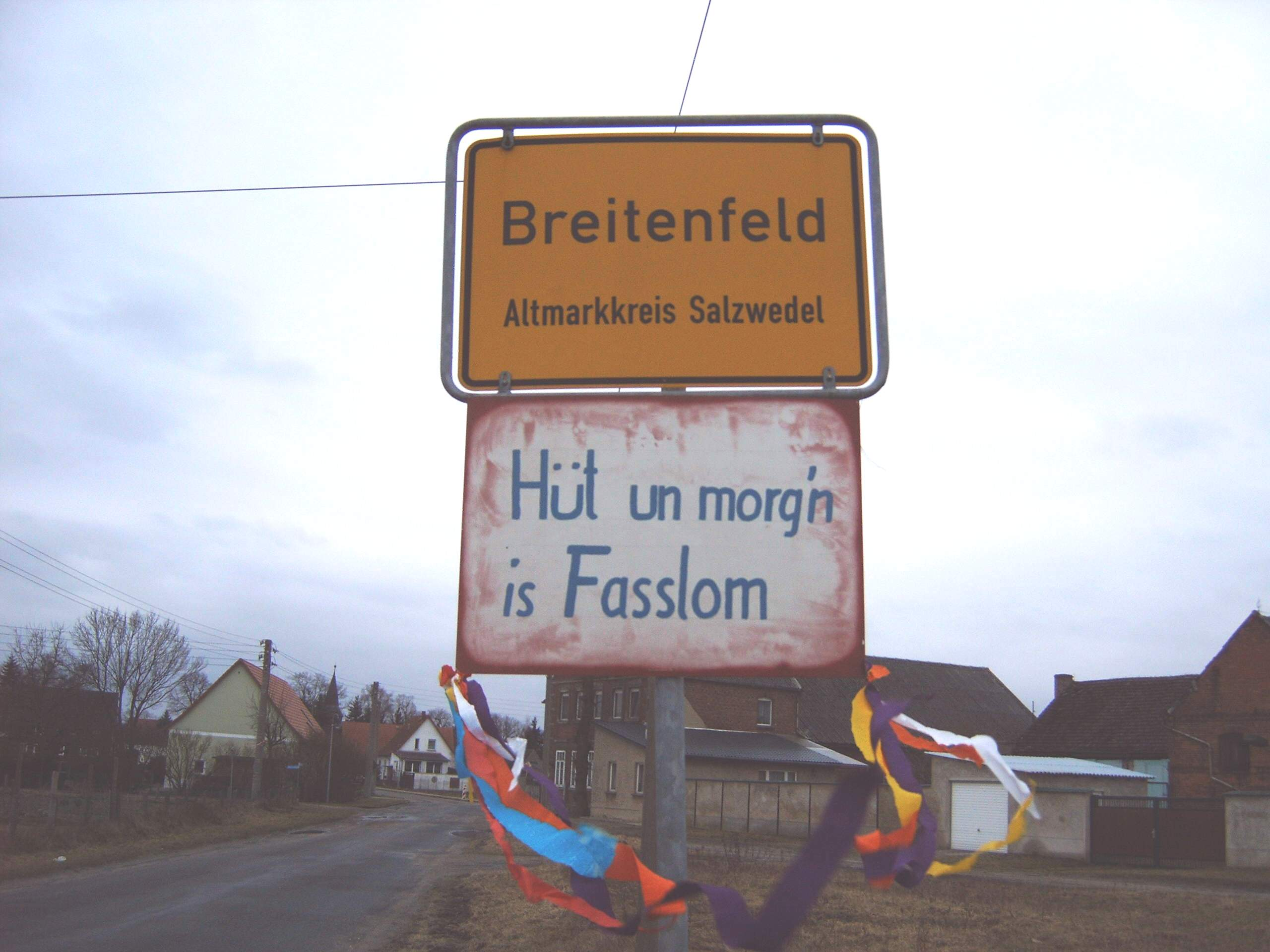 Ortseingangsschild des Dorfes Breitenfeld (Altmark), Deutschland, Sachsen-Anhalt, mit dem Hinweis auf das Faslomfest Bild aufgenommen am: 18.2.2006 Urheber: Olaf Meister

...

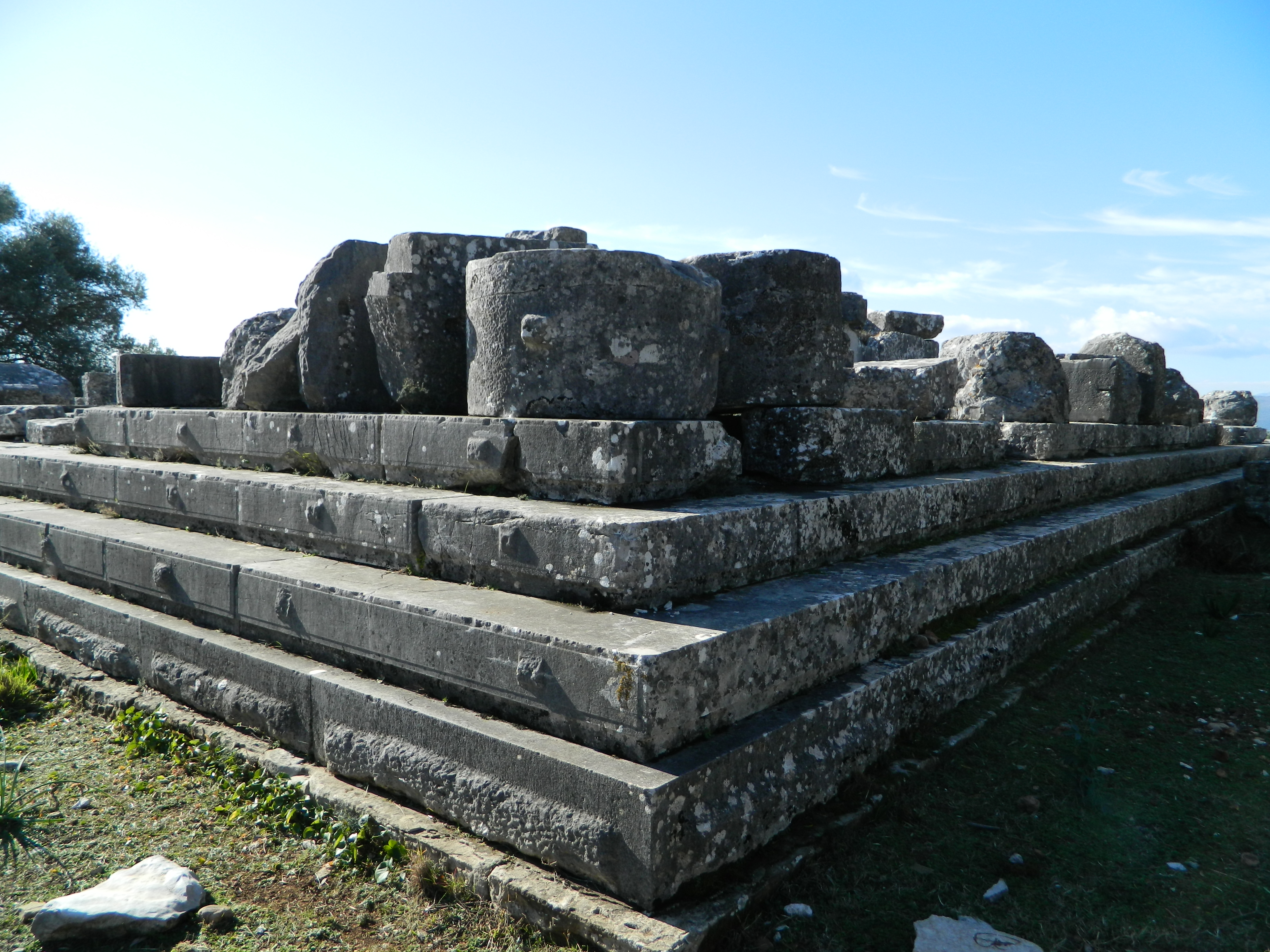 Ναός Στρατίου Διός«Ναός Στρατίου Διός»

---

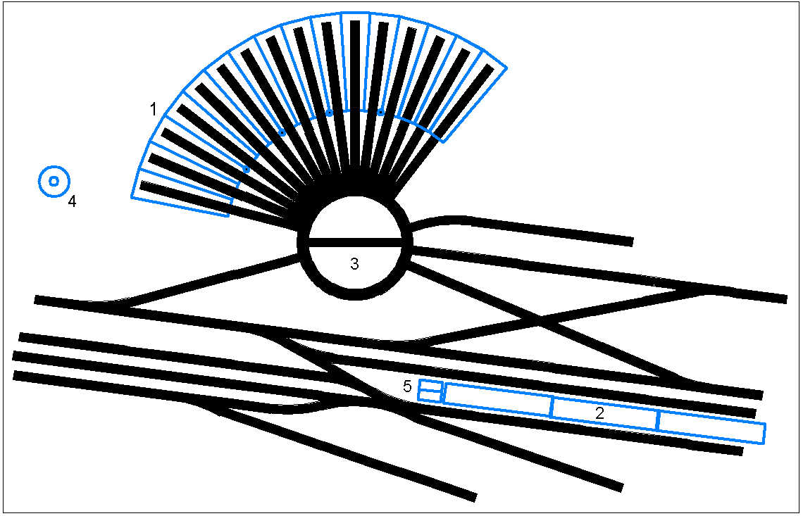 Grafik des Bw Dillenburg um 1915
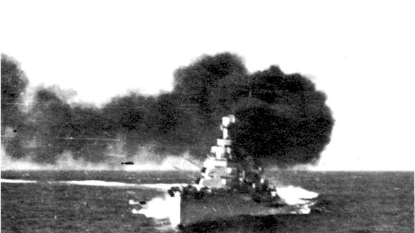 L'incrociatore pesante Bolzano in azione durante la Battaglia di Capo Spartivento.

## EXERCISE DESCRIPTION
Write out exactly the lines above between the one with "Grafik des Bw Dillenburg um 1915" and the one with "L'incrociatore pesante Bolzano", inclusive, with pictures left out.

## YOUR RESPONSE
 Grafik des Bw Dillenburg um 1915
 L'incrociatore pesante Bolzano in azione durante la Battaglia di Capo Spartivento.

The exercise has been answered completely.